Closed achave11-ucsc closed 4 months ago
This patch was produced during PL:
Subject: [PATCH] [r] Index dcp35 in prod (#5949)
---
Index: src/azul/service/async_manifest_service.py
IDEA additional info:
Subsystem: com.intellij.openapi.diff.impl.patch.CharsetEP
<+>UTF-8
===================================================================
diff --git a/src/azul/service/async_manifest_service.py b/src/azul/service/async_manifest_service.py
--- a/src/azul/service/async_manifest_service.py (revision 9c69f828897a5b9b1c37f96dff7aaf94b04aca27)
+++ b/src/azul/service/async_manifest_service.py (date 1707945397482)
@@ -125,7 +125,7 @@
token = Token.first(execution_id)
input = json.dumps(input)
try:
- # If there already is an exception of the given name, and if that
+ # If there already is an execution of the given name, and if that
# execution is still ongoing and was given the same input as what we
# pass here, `start_execution` will succeed idempotently
execution = self._sfn.start_execution(stateMachineArn=self.machine_arn,
@@ -133,12 +133,12 @@
input=input)
except self._sfn.exceptions.ExecutionAlreadyExists:
# This exception indicates that there is already an execution with
- # the given name but that it is has ended, or that its input differs
+ # the given name but that it has ended, or that its input differs
# from what we were passing now. The latter case is unexpected and
# therefore constitues an error. In the former case we return the
# token so that the client has to make another request to actually
# obtain the resulting manifest. Strictly speaking, we could return
- # the manifest here but it keeps the control flow simpler. This is
+ # the manifest here, but it keeps the control flow simpler. This is
# benevolent race is rare enough to not worry about optimizing.

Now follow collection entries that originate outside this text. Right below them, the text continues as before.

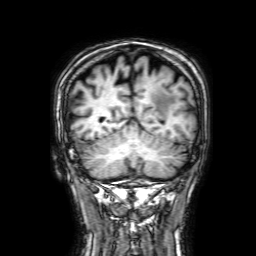
| field | value |
|---|---|
| modality | 3 Tesla brain MRI |
| series | 3D T1-weighted with SENSE |
| study | ring-enhancing brain masses |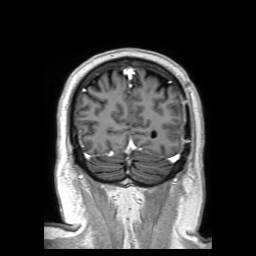
modality: 3 Tesla brain MRI
series: 3D T1-weighted TFE with SENSE
study: ring-enhancing brain masses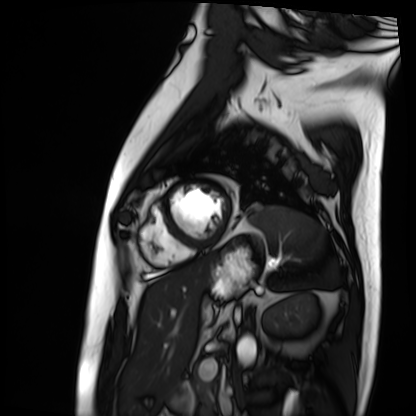
Cardiac MRI. Subject group: patient.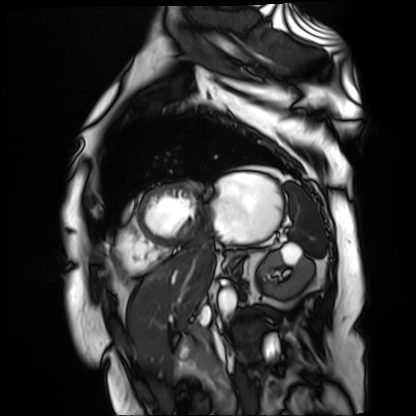
<scan>
  <modality>cardiac MR image of the myocardium</modality>
  <cohort>cardiac patient</cohort>
</scan>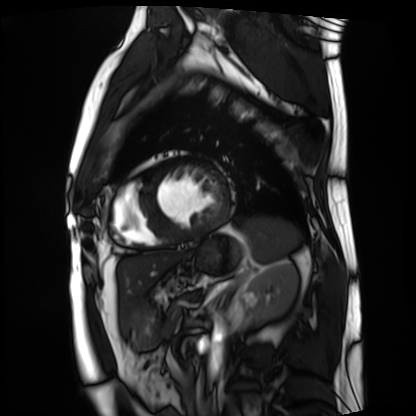
modality: cardiac MRI
subject group: patient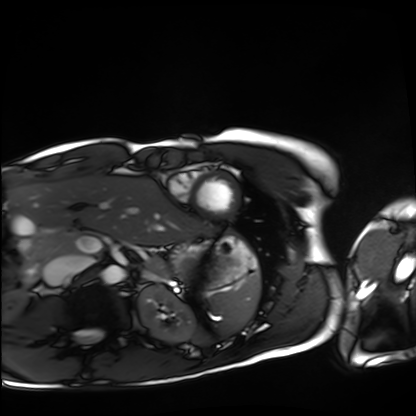
Cardiac MRI. Subject group: healthy volunteer.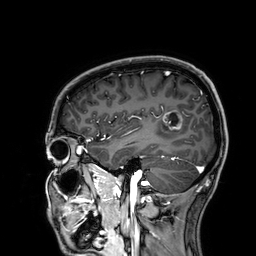
Case summary:
3 Tesla brain MRI. Series: 3D T1-weighted. Study: ring-enhancing brain masses.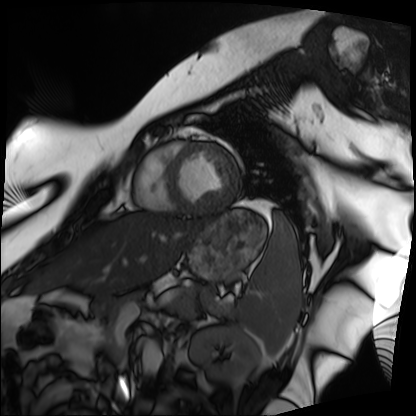
Cardiac MRI.
Subject group: patient.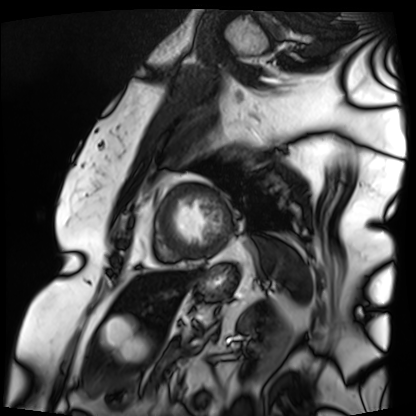
Cardiac MRI. Subject group: patient.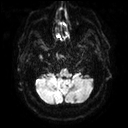
modality:
  type: brain MRI
  field_strength: 3T
series: diffusion tensor imaging (medium iso)
study_topic: ring-enhancing brain masses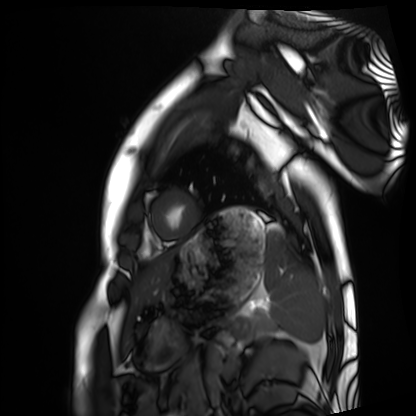
modality = cardiac MRI, subject group = healthy volunteer.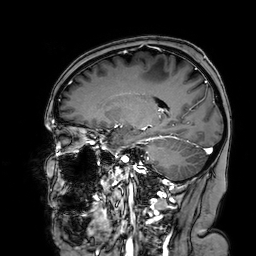
3 Tesla brain MRI. Series: 3D T1-weighted turbo field echo with SENSE. Study: ring-enhancing brain masses.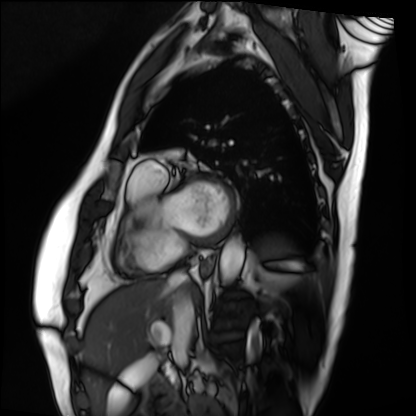
– modality — cardiac MRI
– subject group — patient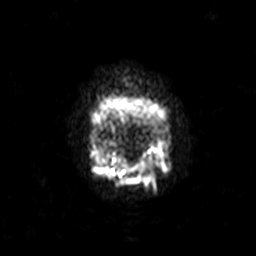
<case>
<modality>
  <type>brain MRI</type>
  <field_strength>3T</field_strength>
</modality>
<series>diffusion-weighted imaging with SENSE (WIP)</series>
<study_topic>ring-enhancing brain masses</study_topic>
</case>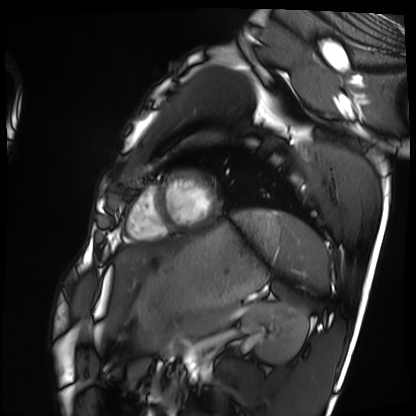
Cardiac MRI.
Subject group: healthy volunteer.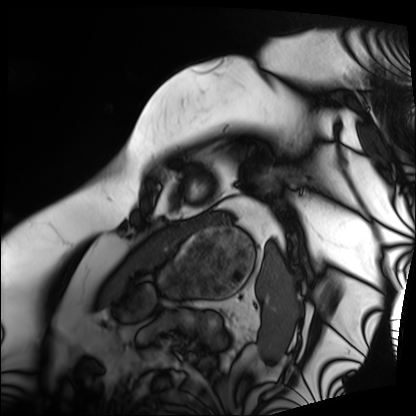
Case:
- modality — cardiac MRI
- subject group — patient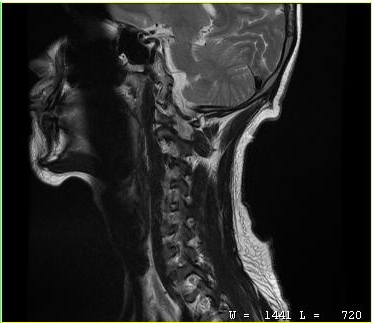
modality = MRI of the cervical spine
study = cervical spondylosis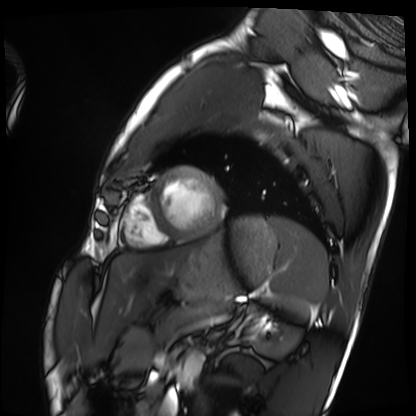
modality = cardiac MRI
subject group = healthy volunteer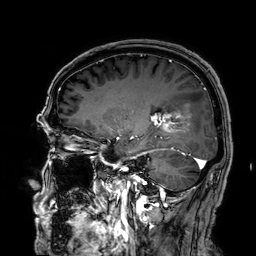
* modality — 3 Tesla brain MRI
* series — 3D T1-weighted
* study — ring-enhancing brain masses

execution = self._sfn.describe_execution(executionArn=execution_arn)
if execution['input'] != input:
Index: src/azul/service/manifest_service.py
IDEA additional info:
Subsystem: com.intellij.openapi.diff.impl.patch.CharsetEP
<+>UTF-8
===================================================================
diff --git a/src/azul/service/manifest_service.py b/src/azul/service/manifest_service.py
--- a/src/azul/service/manifest_service.py (revision 9c69f828897a5b9b1c37f96dff7aaf94b04aca27)
+++ b/src/azul/service/manifest_service.py (date 1707945678727)
@@ -743,8 +743,15 @@
try:
encoded_file_name = tagging[self.file_name_tag]
except KeyError:
- # Can't be absent under S3's strong consistency
- assert False, (object_key, self.file_name_tag)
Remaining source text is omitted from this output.